## ACTION ITEM
Exactly how many lines in the entries contain "народный"? Give that number alone.

## DATASET EXCERPTS
Start of Block

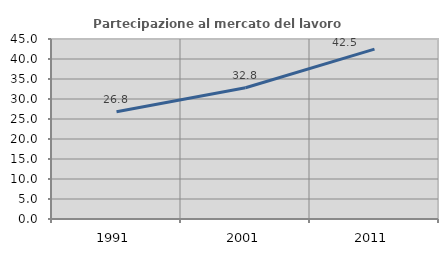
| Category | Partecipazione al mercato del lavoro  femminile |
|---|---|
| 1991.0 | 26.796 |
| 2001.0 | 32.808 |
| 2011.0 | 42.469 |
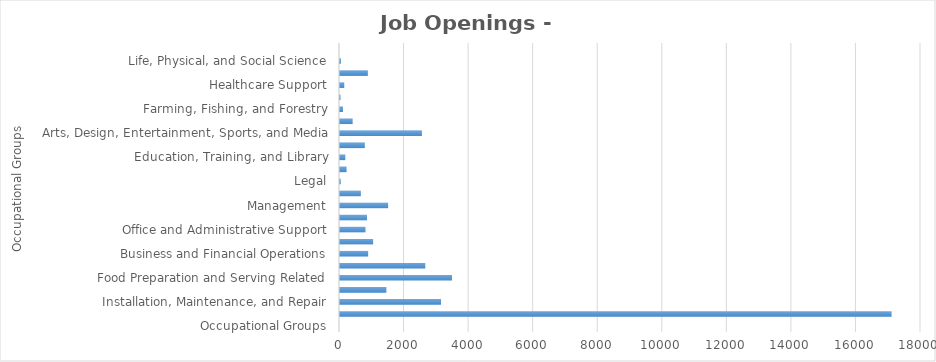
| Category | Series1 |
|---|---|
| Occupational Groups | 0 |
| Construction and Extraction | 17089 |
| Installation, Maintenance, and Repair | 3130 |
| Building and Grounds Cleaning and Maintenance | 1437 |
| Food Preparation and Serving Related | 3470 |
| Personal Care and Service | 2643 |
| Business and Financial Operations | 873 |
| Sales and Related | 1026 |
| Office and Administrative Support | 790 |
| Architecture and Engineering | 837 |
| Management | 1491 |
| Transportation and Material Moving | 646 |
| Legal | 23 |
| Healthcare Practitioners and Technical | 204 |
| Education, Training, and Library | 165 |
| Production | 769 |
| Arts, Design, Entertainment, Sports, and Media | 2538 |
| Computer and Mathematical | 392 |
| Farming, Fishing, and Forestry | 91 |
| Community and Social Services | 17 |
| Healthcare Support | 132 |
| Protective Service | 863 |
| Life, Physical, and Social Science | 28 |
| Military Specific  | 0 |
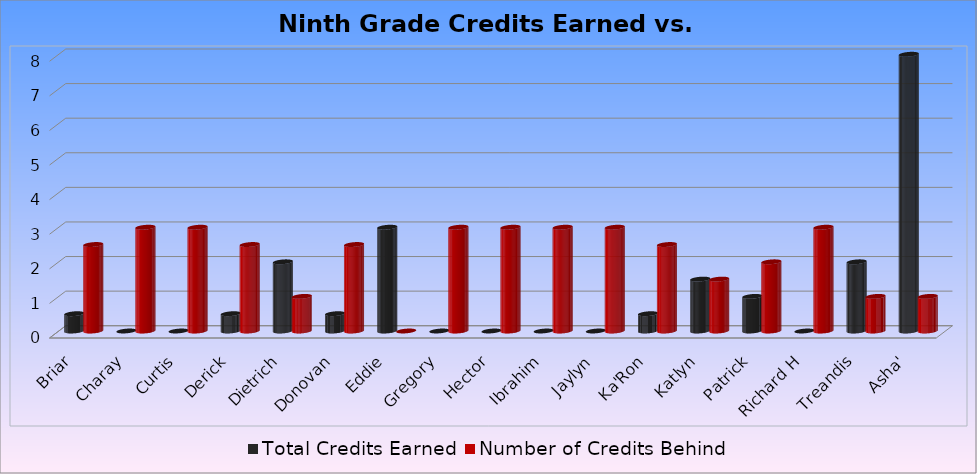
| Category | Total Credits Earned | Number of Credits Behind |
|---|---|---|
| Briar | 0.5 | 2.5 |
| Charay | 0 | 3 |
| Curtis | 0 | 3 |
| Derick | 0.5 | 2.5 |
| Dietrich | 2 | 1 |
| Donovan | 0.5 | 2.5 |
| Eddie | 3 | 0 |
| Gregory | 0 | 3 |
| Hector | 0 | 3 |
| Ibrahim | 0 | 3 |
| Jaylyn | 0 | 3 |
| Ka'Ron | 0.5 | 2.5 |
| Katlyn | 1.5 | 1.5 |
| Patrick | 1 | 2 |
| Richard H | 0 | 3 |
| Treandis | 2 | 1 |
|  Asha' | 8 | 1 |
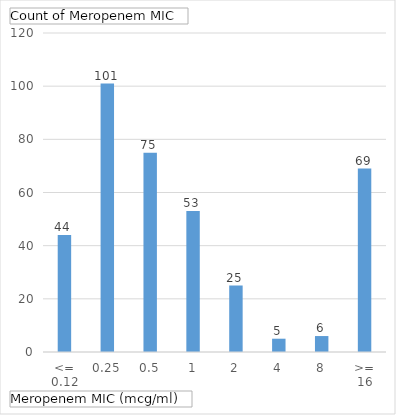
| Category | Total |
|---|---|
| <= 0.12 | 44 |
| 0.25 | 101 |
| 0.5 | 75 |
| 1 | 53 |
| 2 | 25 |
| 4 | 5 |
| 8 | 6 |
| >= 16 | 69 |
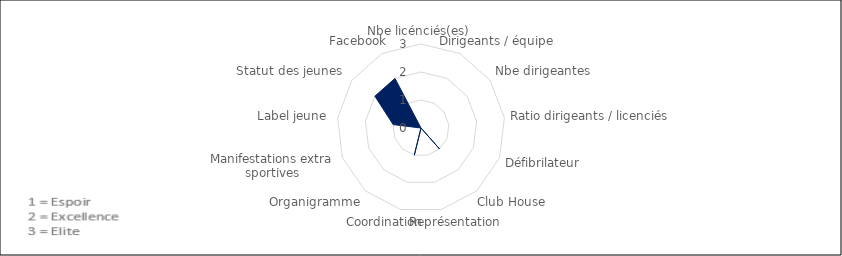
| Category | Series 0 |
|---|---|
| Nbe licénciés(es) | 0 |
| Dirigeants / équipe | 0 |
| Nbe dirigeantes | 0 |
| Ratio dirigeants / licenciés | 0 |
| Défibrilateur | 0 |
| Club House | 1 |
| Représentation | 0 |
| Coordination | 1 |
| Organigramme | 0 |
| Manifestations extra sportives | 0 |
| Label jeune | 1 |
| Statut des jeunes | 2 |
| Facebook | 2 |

End of Block
Start of Block

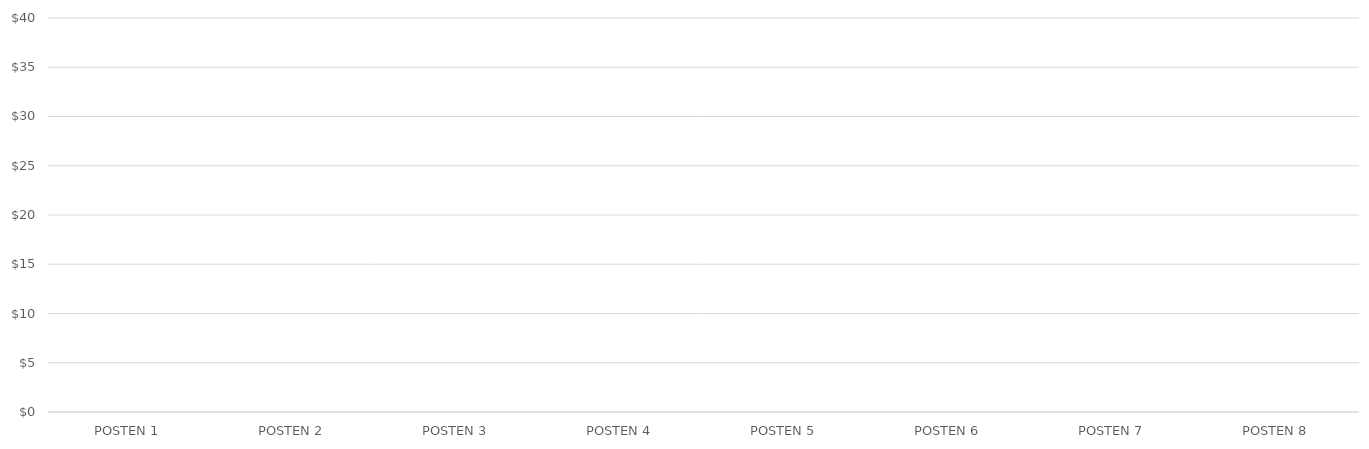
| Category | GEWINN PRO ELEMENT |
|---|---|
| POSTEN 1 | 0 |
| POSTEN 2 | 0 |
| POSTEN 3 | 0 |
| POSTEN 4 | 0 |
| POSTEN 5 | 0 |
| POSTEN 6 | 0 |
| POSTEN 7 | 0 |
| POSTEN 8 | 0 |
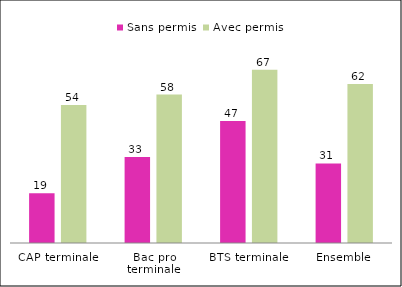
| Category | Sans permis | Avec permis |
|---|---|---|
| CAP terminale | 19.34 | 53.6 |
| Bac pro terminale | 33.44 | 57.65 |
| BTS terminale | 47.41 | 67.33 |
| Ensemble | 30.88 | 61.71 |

End of Block
Start of Block

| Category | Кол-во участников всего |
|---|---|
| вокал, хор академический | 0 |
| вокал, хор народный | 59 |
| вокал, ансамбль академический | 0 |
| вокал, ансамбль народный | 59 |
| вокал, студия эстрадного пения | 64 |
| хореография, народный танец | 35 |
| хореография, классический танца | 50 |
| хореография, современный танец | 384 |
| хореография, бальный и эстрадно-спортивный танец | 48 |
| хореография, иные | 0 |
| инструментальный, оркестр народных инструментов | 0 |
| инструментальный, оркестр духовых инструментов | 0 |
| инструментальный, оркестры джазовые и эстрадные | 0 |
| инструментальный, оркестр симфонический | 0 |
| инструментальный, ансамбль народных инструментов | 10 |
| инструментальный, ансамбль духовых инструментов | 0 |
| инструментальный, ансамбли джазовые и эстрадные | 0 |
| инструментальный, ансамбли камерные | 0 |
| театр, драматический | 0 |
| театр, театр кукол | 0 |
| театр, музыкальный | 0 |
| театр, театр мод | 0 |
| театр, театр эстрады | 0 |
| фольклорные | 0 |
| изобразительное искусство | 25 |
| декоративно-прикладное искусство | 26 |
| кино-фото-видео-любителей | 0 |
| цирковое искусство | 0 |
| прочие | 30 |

End of Block

## ANSWER BOX
3